El paquete comprende una nueva Ley del Sistema Público de Radiodifusión de México, con lo que se crea y regula el nuevo órgano público mandatado en la Constitución; se regula el espectro radioeléctrico, los recursos orbitales, redes de telecomunicaciones, servicios públicos de interés general de telecomunicaciones y radiodifusión, la convergencia y la competencia entre éstos y los derechos de los consumidores y las audiencias, así como la distribución de competencias entre Ifetel y las secretarías de Comunicaciones y Transportes y de Gobernación.
Sobre el tema, el doctor Pedro Salazar, investigador del Instituto de Investigaciones Jurídicas de la UNAM, especialista en Derecho Constitucional, autor del libro México 2012, La responsabilidad del porvenir, hizo algunas reflexiones sobre esta iniciativa de ley secundaria.
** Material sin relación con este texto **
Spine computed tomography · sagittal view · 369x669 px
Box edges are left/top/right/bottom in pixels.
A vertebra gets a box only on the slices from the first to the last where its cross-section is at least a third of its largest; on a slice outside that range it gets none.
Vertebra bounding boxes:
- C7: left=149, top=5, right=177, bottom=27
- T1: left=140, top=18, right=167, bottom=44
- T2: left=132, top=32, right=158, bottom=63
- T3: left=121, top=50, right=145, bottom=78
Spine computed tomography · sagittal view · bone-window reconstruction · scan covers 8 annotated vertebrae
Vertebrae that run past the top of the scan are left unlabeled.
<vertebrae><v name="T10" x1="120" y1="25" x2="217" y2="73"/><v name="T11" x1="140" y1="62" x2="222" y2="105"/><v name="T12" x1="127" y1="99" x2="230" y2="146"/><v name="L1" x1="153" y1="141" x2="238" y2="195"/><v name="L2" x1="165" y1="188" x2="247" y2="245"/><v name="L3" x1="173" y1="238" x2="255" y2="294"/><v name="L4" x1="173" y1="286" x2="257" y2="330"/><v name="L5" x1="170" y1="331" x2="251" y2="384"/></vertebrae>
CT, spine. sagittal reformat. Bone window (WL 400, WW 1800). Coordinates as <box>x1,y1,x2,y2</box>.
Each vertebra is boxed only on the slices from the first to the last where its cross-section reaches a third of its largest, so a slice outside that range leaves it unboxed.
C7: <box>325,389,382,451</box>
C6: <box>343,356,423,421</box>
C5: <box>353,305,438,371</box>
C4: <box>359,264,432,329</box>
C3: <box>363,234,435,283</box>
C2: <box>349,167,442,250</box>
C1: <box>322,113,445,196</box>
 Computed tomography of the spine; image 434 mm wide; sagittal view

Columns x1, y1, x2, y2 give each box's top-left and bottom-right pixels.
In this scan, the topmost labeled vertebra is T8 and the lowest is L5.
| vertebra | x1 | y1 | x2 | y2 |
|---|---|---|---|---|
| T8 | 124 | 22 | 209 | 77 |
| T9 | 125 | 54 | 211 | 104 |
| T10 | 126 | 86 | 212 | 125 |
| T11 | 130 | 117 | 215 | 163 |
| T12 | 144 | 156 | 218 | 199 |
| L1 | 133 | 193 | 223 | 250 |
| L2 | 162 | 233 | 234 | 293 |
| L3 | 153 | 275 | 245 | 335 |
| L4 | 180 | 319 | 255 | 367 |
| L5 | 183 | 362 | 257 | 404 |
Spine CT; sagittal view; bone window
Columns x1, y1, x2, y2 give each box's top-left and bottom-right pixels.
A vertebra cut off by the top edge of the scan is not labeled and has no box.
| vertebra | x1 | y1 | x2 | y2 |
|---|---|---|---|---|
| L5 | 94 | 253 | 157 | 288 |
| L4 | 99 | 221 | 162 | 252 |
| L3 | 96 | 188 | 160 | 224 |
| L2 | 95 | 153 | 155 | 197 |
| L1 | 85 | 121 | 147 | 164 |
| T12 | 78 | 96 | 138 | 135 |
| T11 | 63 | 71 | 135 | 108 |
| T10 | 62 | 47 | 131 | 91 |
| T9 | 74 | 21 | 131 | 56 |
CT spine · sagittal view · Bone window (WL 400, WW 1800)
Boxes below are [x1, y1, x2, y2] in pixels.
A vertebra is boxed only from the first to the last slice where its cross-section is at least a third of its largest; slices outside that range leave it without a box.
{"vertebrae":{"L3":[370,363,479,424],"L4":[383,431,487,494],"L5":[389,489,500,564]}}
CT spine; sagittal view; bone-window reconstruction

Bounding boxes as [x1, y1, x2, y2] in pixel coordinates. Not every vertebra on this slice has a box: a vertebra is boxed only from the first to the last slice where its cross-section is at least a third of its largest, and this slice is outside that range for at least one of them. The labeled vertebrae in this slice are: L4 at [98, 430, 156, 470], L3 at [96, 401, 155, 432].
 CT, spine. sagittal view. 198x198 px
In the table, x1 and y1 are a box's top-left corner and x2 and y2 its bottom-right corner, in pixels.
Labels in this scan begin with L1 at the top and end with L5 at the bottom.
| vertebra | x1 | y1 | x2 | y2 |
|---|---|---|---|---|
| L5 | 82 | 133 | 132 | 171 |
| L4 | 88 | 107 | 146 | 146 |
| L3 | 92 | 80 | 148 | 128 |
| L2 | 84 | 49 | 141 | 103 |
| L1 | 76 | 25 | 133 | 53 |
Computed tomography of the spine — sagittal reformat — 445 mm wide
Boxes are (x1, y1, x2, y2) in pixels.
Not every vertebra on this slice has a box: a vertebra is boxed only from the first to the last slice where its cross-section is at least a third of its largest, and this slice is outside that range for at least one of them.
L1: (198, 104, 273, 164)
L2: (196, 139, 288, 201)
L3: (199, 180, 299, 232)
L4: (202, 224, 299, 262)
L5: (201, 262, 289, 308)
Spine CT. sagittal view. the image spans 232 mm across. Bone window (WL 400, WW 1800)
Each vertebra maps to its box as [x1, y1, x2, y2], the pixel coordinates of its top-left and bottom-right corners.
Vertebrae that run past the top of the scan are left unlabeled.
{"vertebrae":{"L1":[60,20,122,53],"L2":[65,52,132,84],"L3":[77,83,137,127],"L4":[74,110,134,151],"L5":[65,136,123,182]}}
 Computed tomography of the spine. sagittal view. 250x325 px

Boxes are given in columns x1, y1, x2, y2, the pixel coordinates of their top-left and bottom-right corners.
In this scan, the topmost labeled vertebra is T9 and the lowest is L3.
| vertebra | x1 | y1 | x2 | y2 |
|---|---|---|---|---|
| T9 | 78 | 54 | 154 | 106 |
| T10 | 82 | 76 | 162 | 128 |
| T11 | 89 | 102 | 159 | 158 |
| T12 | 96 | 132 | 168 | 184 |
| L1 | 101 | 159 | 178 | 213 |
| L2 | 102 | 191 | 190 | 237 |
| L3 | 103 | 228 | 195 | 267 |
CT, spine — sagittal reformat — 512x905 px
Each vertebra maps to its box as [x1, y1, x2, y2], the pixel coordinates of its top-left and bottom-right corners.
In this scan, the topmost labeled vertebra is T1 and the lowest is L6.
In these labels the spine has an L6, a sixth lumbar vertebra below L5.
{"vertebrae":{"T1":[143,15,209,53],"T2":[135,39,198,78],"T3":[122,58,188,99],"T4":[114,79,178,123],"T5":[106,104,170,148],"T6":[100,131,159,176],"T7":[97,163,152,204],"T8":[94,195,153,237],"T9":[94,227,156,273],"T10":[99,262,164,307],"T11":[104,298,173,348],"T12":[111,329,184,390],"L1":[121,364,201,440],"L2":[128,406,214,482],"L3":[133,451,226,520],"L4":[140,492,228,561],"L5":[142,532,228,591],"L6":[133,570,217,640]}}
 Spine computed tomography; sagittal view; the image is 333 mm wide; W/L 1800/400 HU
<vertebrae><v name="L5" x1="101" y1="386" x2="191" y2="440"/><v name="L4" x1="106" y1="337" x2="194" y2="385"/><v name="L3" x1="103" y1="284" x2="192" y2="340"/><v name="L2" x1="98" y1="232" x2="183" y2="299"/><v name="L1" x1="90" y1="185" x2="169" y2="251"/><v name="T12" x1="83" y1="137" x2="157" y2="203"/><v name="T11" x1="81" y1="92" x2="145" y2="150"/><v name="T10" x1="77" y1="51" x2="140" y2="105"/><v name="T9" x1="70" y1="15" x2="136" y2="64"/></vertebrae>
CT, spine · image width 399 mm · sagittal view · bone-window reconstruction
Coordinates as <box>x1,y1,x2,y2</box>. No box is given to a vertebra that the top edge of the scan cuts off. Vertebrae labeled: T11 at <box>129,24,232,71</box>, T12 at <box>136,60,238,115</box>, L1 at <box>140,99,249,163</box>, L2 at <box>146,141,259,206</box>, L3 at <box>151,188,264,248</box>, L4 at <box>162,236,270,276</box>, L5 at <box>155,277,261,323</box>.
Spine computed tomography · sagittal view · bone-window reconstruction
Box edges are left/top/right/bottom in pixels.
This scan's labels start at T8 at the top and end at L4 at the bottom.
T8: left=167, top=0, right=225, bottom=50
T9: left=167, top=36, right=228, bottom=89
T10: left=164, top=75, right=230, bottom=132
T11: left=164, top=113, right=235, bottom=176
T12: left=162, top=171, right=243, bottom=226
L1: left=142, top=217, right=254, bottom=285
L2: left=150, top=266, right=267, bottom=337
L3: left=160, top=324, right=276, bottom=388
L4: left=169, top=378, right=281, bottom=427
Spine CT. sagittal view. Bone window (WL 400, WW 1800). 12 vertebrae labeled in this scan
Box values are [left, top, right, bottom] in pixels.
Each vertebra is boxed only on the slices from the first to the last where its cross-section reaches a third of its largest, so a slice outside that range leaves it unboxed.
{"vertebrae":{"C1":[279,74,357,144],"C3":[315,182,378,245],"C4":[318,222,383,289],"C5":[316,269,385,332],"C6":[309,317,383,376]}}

Ley secundaria en telecomunicaciones,
¿en duda la autonomía de Ifetel?
La autonomía del Ifetel proviene directamente de la Constitución, es una característica que le es otorgada directamente por esa fuente y en ese sentido la naturaleza jurídica del Ifetel ya está definida desde la reforma constitucional. La legislación secundaria debe servir para aportar el andamiaje normativo que le permita a esta autoridad autónoma desplegar a plenitud las facultades y las responsabilidades que la Constitución le otorga.
Es aquí donde han surgido diferendos de interpretación entre los distintos actores que han conocido y leído esta iniciativa. Hay voces que sostienen que la iniciativa en realidad no refuerza, no ratifica, no confirma la autonomía constitucional plena sino que, de alguna manera, constituye una regresión porque reafirma facultades que, en particular el artículo 28 constitucional, le otorga de manera directa al Ifetel, a la sede del Poder Ejecutivo.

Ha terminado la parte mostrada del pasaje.